Content starts

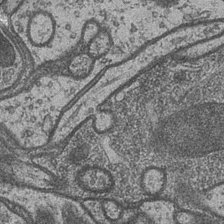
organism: Drosophila
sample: Optic medulla
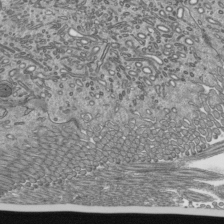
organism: Mouse
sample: Mouse epididymis efferent ductule cilia
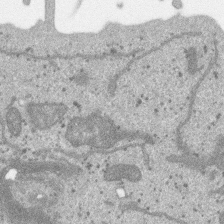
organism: Human
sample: Lung epithelial cells infected with SARS-CoV-2
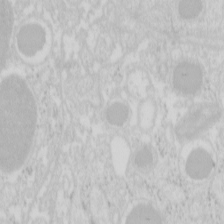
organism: Mouse
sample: Pancreas
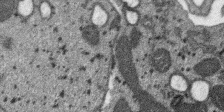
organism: Human
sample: Lung epithelial cells infected with SARS-CoV-2
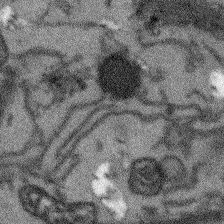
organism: Arabidopsis thaliana
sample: Root tip
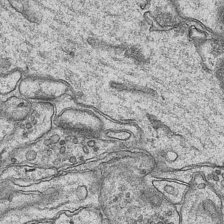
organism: Mouse
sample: CA1 Hippocampus
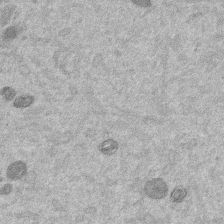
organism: Mouse
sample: Dividing mouse embryo 1 cell stage
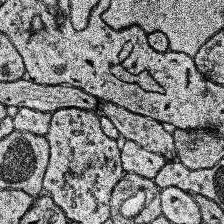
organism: Human
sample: Temporal Lobe
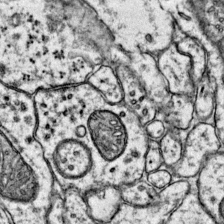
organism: Mouse
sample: Primary visual cortex
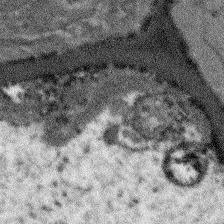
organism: Arabidopsis thaliana
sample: Root tip
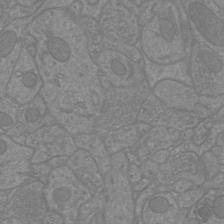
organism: Mouse
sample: Cortical neurons
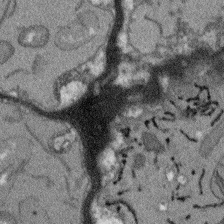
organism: Arabidopsis thaliana
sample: Root tip
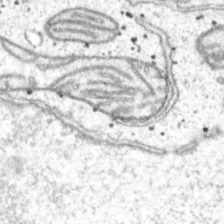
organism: Human
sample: HeLa cells
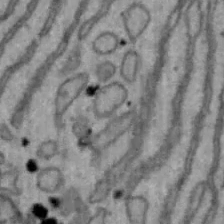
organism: Mouse
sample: Liver
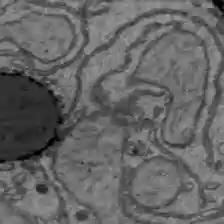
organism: C57BL Mouse
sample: Liver
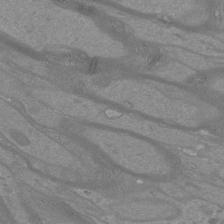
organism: Mouse
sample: Cortical neurons
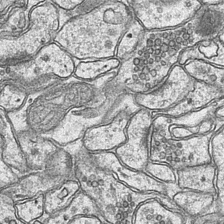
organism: Mouse
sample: CA1 Hippocampus
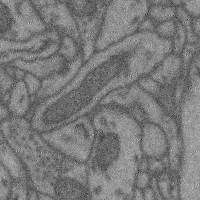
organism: Mouse
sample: Cerebral cortex
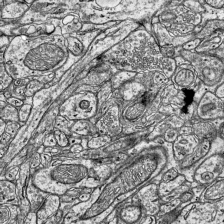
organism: Mouse
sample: Visual Cortex
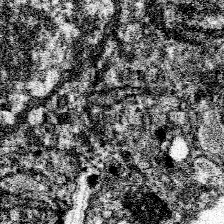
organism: Spongilla lacustris
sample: Neuroid cell
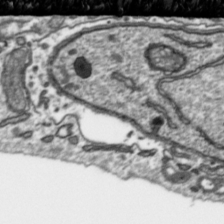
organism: Toxoplasma gondii
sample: Parasites in a vacuole inside a host cell
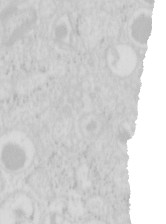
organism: Mouse
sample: Pancreas
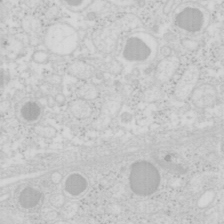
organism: Mouse
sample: Pancreas
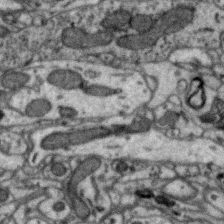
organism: Zebra finch
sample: Brain
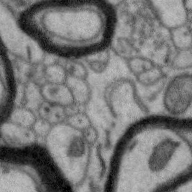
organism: Zebra finch
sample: Brain
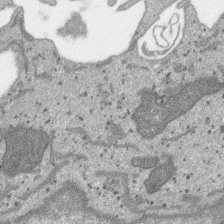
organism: Human
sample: Lung epithelial cells infected with SARS-CoV-2
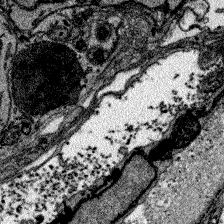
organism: Zebrafish
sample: Larval olfactory bulb
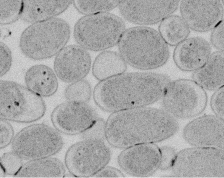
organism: E. coli
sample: Bacterial nucleoid
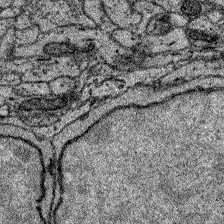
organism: Zebrafish
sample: Larval olfactory bulb
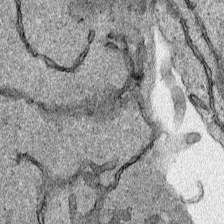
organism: Human
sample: Mitochondria in HCT116 cells
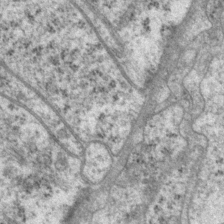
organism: P. pacificus
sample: Pharynx
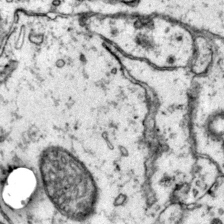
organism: Mouse
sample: Primary visual cortex
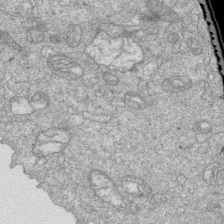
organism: Human
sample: HeLa cell HIV synapse
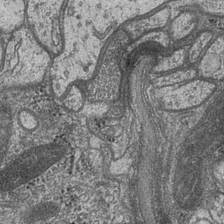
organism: Drosophila
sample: Optic medulla
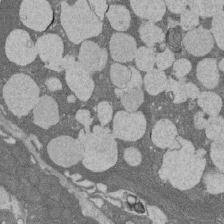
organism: Rat
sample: Salivary granule
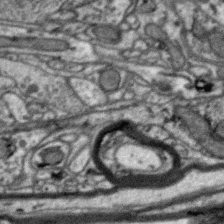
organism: Zebra finch
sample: Brain
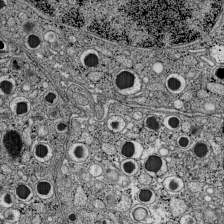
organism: C57BL Mouse
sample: Pancreatic islet
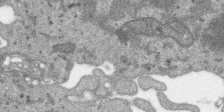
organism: Human
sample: Lung epithelial cells infected with SARS-CoV-2
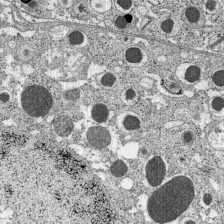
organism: C57BL Mouse
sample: Pancreatic islet
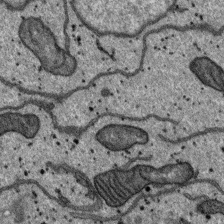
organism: Human
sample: Lung epithelial cells, uninfected (mock) control
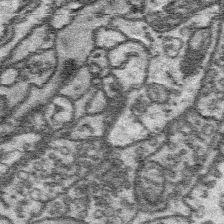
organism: Platynereis dumerilii
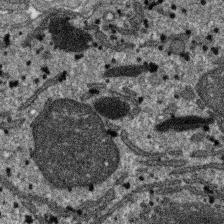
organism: Human
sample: Lung epithelial cells infected with SARS-CoV-2
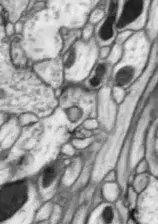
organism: Drosophila
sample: Optic lobe
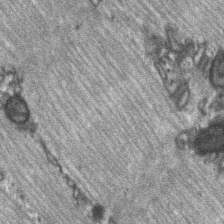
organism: C57BL Mouse
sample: Soleus
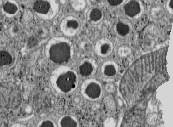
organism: C57BL Mouse
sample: Pancreatic islet
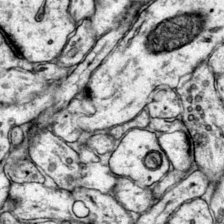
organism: Mouse
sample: Primary visual cortex
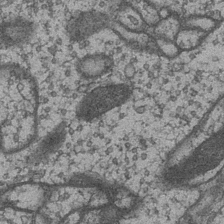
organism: Drosophila
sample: Optic medulla
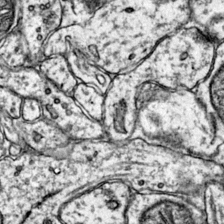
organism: Mouse
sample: Primary visual cortex
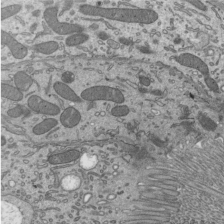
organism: Mouse
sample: Mouse epididymis efferent ductule cilia
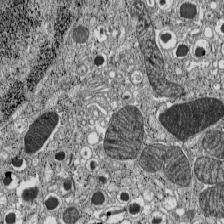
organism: C57BL Mouse
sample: Pancreatic islet
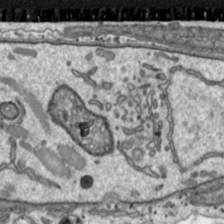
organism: Toxoplasma gondii
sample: Parasites in a vacuole inside a host cell
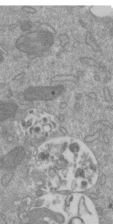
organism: Mouse
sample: ED-1 cell nuclei; centrioles
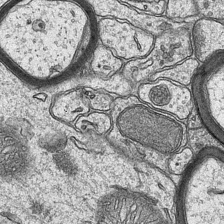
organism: Mouse
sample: CA1 Hippocampus
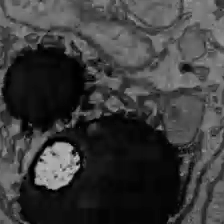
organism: C57BL Mouse
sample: Liver
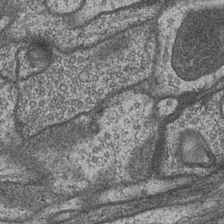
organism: Drosophila
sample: Optic medulla
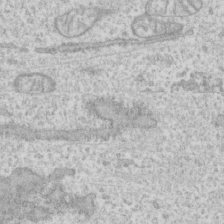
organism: Human
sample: CRL-1474
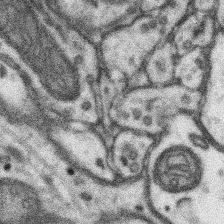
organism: Mouse
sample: Somatosensory cortex neuropil
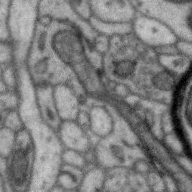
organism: Zebra finch
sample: Brain
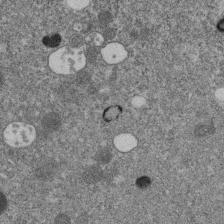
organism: C. elegans
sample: C. elegans embryo early stage
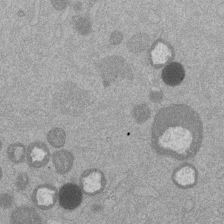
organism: Mouse
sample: Dividing mouse embryo 1 cell stage
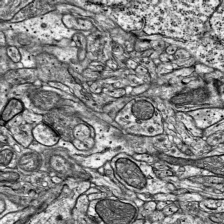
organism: Mouse
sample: Visual Cortex
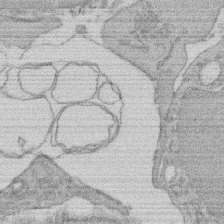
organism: Rat
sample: Salivary granule
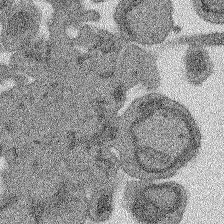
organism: Human
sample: HeLa cells
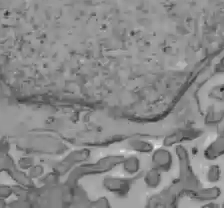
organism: C57BL Mouse
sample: Liver
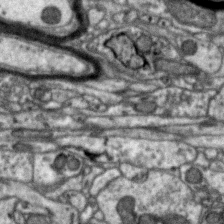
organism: Zebra finch
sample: Brain
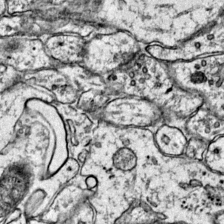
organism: Mouse
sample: Primary visual cortex
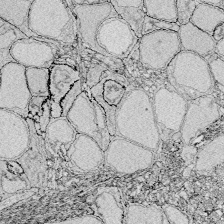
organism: Zebrafish
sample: Whole-Brain
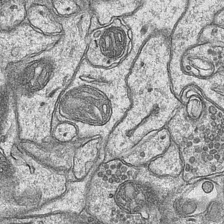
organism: Mouse
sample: CA1 Hippocampus
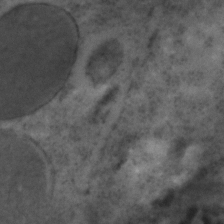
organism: C. elegans
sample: C. elegans embryo
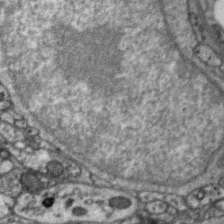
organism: Zebra finch
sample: Brain
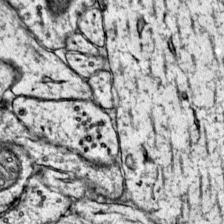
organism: Mouse
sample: Primary visual cortex
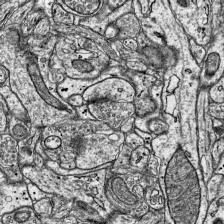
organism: Mouse
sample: Visual Cortex
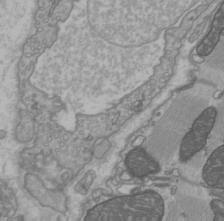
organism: C57BL Mouse
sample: Heart
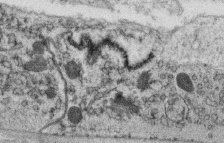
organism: C. elegans
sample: C. elegans oocyte; sperm cells
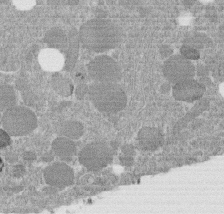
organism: C. elegans
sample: C. elegans embryo early stage
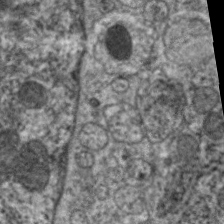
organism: C. elegans
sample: Pharynx
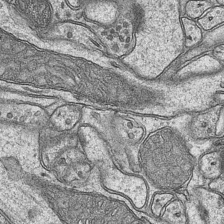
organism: Mouse
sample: CA1 Hippocampus
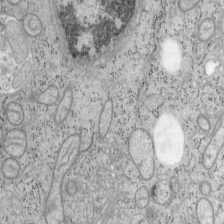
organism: Mouse
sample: OT-I killer T cells with ID8 ovarian cancer cells
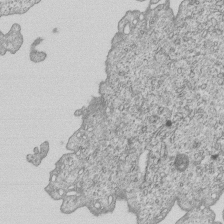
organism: Human
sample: MDA-MB-231 cells
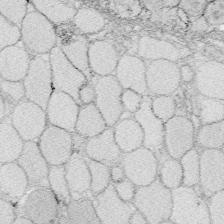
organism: Zebrafish
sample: Whole-Brain
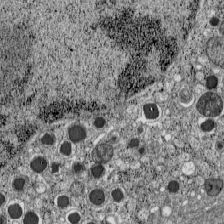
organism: C57BL Mouse
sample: Pancreatic islet
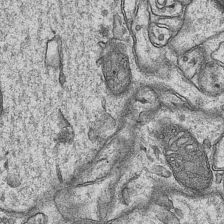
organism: Mouse
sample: CA1 Hippocampus
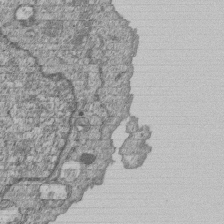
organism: Human
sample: MDA-MB-231 cells
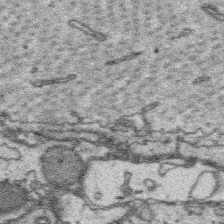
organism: Platynereis dumerilii
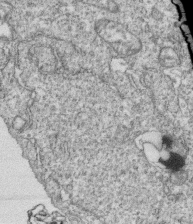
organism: Human
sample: HeLa cell HIV synapse
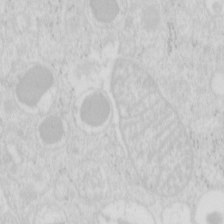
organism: Mouse
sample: Pancreas
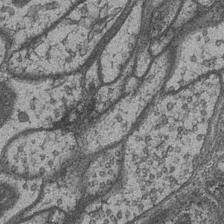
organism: Drosophila
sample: Optic medulla
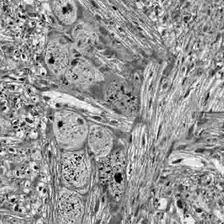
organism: Drosophila
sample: Optic lobe
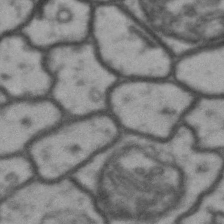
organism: Drosophila
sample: Brain
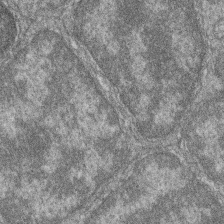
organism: Zebrafish
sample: Cilia; retinal pigment epithelium
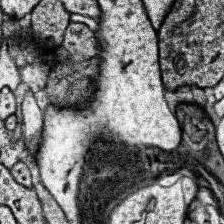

Content ends

Task
For the records above, give every line again exactly and skip the pictures.

Exercise result
organism: Drosophila
sample: Optic medulla
organism: Mouse
sample: Mouse epididymis efferent ductule cilia
organism: Human
sample: Lung epithelial cells infected with SARS-CoV-2
organism: Mouse
sample: Pancreas
organism: Human
sample: Lung epithelial cells infected with SARS-CoV-2
organism: Arabidopsis thaliana
sample: Root tip
organism: Mouse
sample: CA1 Hippocampus
organism: Mouse
sample: Dividing mouse embryo 1 cell stage
organism: Human
sample: Temporal Lobe
organism: Mouse
sample: Primary visual cortex
organism: Arabidopsis thaliana
sample: Root tip
organism: Mouse
sample: Cortical neurons
organism: Arabidopsis thaliana
sample: Root tip
organism: Human
sample: HeLa cells
organism: Mouse
sample: Liver
organism: C57BL Mouse
sample: Liver
organism: Mouse
sample: Cortical neurons
organism: Mouse
sample: CA1 Hippocampus
organism: Mouse
sample: Cerebral cortex
organism: Mouse
sample: Visual Cortex
organism: Spongilla lacustris
sample: Neuroid cell
organism: Toxoplasma gondii
sample: Parasites in a vacuole inside a host cell
organism: Mouse
sample: Pancreas
organism: Mouse
sample: Pancreas
organism: Zebra finch
sample: Brain
organism: Zebra finch
sample: Brain
organism: Human
sample: Lung epithelial cells infected with SARS-CoV-2
organism: Zebrafish
sample: Larval olfactory bulb
organism: E. coli
sample: Bacterial nucleoid
organism: Zebrafish
sample: Larval olfactory bulb
organism: Human
sample: Mitochondria in HCT116 cells
organism: P. pacificus
sample: Pharynx
organism: Mouse
sample: Primary visual cortex
organism: Human
sample: HeLa cell HIV synapse
organism: Drosophila
sample: Optic medulla
organism: Rat
sample: Salivary granule
organism: Zebra finch
sample: Brain
organism: C57BL Mouse
sample: Pancreatic islet
organism: Human
sample: Lung epithelial cells infected with SARS-CoV-2
organism: C57BL Mouse
sample: Pancreatic islet
organism: Human
sample: Lung epithelial cells, uninfected (mock) control
organism: Platynereis dumerilii
organism: Human
sample: Lung epithelial cells infected with SARS-CoV-2
organism: Drosophila
sample: Optic lobe
organism: C57BL Mouse
sample: Soleus
organism: C57BL Mouse
sample: Pancreatic islet
organism: Mouse
sample: Primary visual cortex
organism: Drosophila
sample: Optic medulla
organism: Mouse
sample: Primary visual cortex
organism: Mouse
sample: Mouse epididymis efferent ductule cilia
organism: C57BL Mouse
sample: Pancreatic islet
organism: Toxoplasma gondii
sample: Parasites in a vacuole inside a host cell
organism: Mouse
sample: ED-1 cell nuclei; centrioles
organism: Mouse
sample: CA1 Hippocampus
organism: C57BL Mouse
sample: Liver
organism: Drosophila
sample: Optic medulla
organism: Human
sample: CRL-1474
organism: Mouse
sample: Somatosensory cortex neuropil
organism: Zebra finch
sample: Brain
organism: C. elegans
sample: C. elegans embryo early stage
organism: Mouse
sample: Dividing mouse embryo 1 cell stage
organism: Mouse
sample: Visual Cortex
organism: Rat
sample: Salivary granule
organism: Human
sample: HeLa cells
organism: C57BL Mouse
sample: Liver
organism: Zebra finch
sample: Brain
organism: Mouse
sample: Primary visual cortex
organism: Zebrafish
sample: Whole-Brain
organism: Mouse
sample: CA1 Hippocampus
organism: C. elegans
sample: C. elegans embryo
organism: Zebra finch
sample: Brain
organism: Mouse
sample: Primary visual cortex
organism: Mouse
sample: Visual Cortex
organism: C57BL Mouse
sample: Heart
organism: C. elegans
sample: C. elegans oocyte; sperm cells
organism: C. elegans
sample: C. elegans embryo early stage
organism: C. elegans
sample: Pharynx
organism: Mouse
sample: CA1 Hippocampus
organism: Mouse
sample: OT-I killer T cells with ID8 ovarian cancer cells
organism: Human
sample: MDA-MB-231 cells
organism: Zebrafish
sample: Whole-Brain
organism: C57BL Mouse
sample: Pancreatic islet
organism: Mouse
sample: CA1 Hippocampus
organism: Human
sample: MDA-MB-231 cells
organism: Platynereis dumerilii
organism: Human
sample: HeLa cell HIV synapse
organism: Mouse
sample: Pancreas
organism: Drosophila
sample: Optic medulla
organism: Drosophila
sample: Optic lobe
organism: Drosophila
sample: Brain
organism: Zebrafish
sample: Cilia; retinal pigment epithelium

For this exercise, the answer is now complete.